6. Security Misconfiguration (OWASP A05)

  • Nuclei scan: nuclei -l live.txt -t misconfiguration/.
  • Exposed files: /.git/, /.env, /debug, robots.txt, backup files.
  • Default creds, directory listing, debug mode enabled.
  • Missing security headers (HSTS, CSP, X-Frame-Options) → clickjacking.

7. Broken Authentication (OWASP A07)

  • User enumeration on login/register.
  • Brute-force / rate-limit bypass (why: many programs forget mobile/API endpoints).
  • Password reset token reuse or email in URL.
  • Session fixation, weak session cookies (no HttpOnly/Secure).

8. Cross-Site Request Forgery (CSRF)

  • Any state-changing action without CSRF token or SameSite=Strict.
  • Test with Burp Repeater + HTML PoC.

9. Insecure File Uploads + Path Traversal / LFI / RFI

  • Upload .php, .svg with XSS, .jpeg with PHP code.
  • Path traversal: ../../etc/passwd, ..%2f..%2f.
  • Test after upload if file is served from same domain (RCE potential).

10. Business Logic Flaws (huge payouts, least automated)

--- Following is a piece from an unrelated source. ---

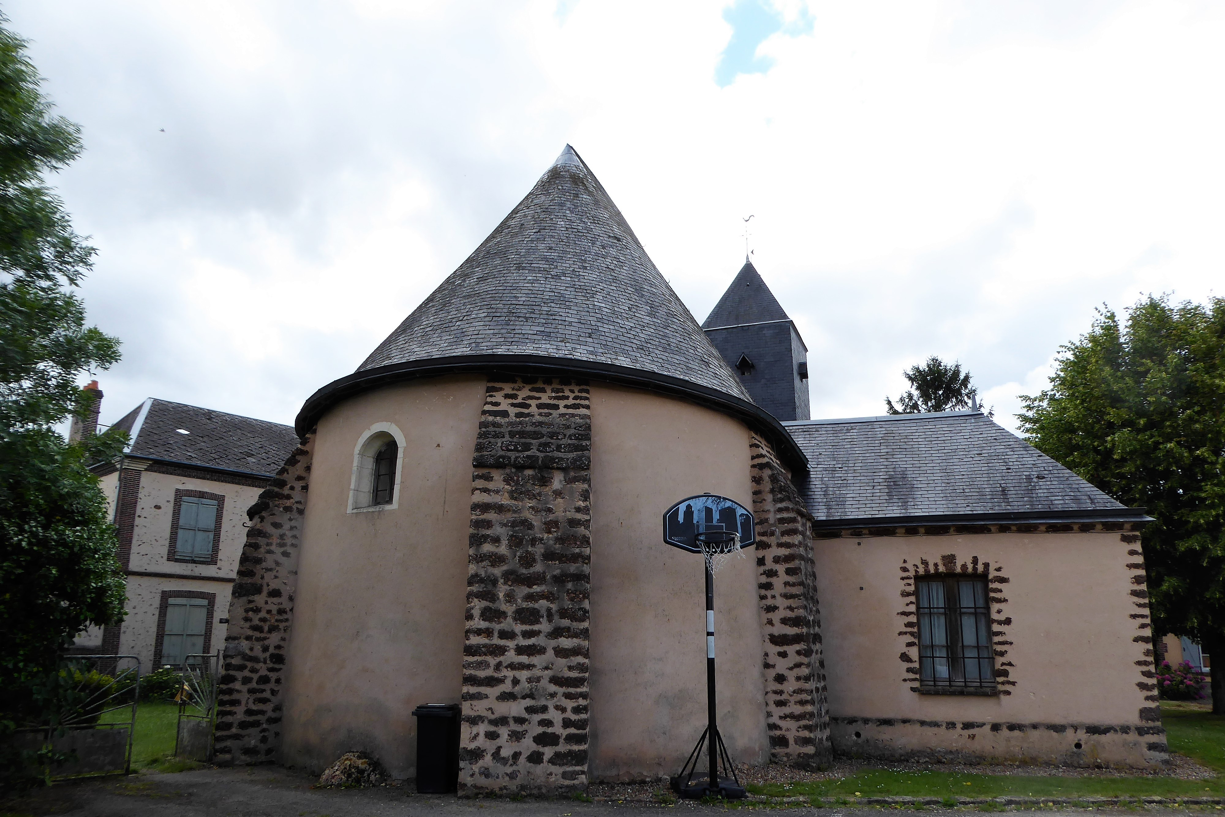 église Notre-Dame, Moulhard, Eure-et-Loir, France.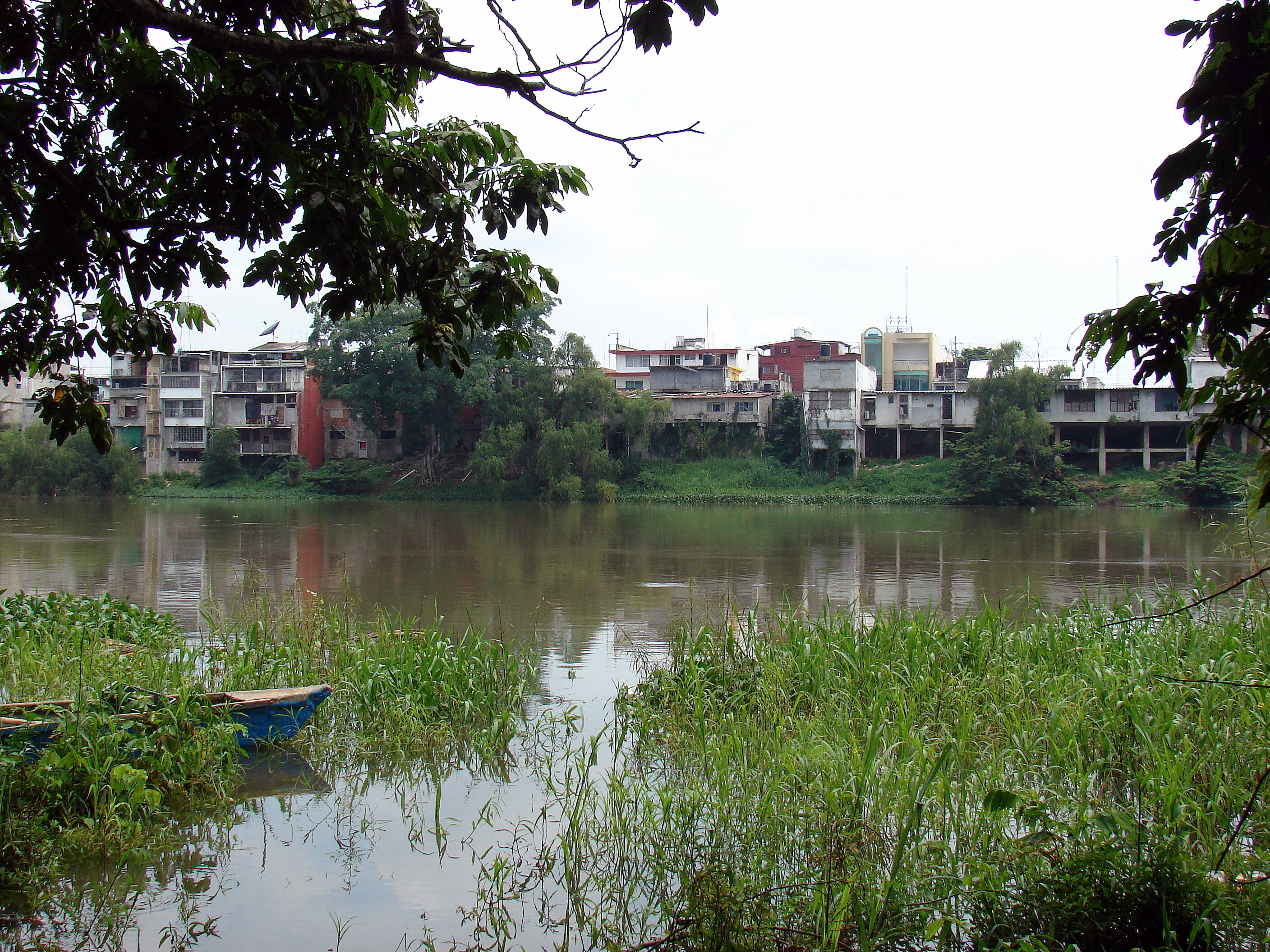 Imagen tomada desde el puente Tuxtepec de la vista la ciudad de Tuxtepec

  • Price manipulation, negative quantities, race conditions (two tabs).
  • Bypass flow (skip payment step, reuse gift card).
  • Trust client-side limits (e.g., change quantity=1 → 999999).

Extra High-Value Bug Bounty Specifics (not pure OWASP)

  • Subdomain Takeover: subfinder ... | nuclei -t takeover/ or manual DNS check for dangling CNAMEs pointing to expired services (Heroku, GitHub, etc.).
  • CORS Misconfiguration: Change Origin header → check Access-Control-Allow-Origin: *.
  • Open Redirect: ?redirect=//evil.com or relative //evil.com.
  • GraphQL / API-specific: Introspection, batching, depth attacks.

Daily Workflow to Get Paid Fast

  1. Morning: New recon on fresh subdomains.
  2. Setup 2 accounts + Burp.
  3. Run Nuclei quick scan (30 min).
  4. Pick one bug class above and test every endpoint systematically (use Burp history).
  5. When you find something, reproduce in private browser, make clean PoC video/screenshot, write report with impact + steps.

Reporting tip: Title = “IDOR on /api/user/profile allows account takeover”, Severity = High/Critical, always include impact (“attacker can view PII of any user”). Most programs pay within days if clear.

Start right now on any public HackerOne program with example.com in scope: run subfinder + httpx, proxy through Burp, and test IDOR/XSS first — these two alone get people their first $500–$2k bounties in the first week.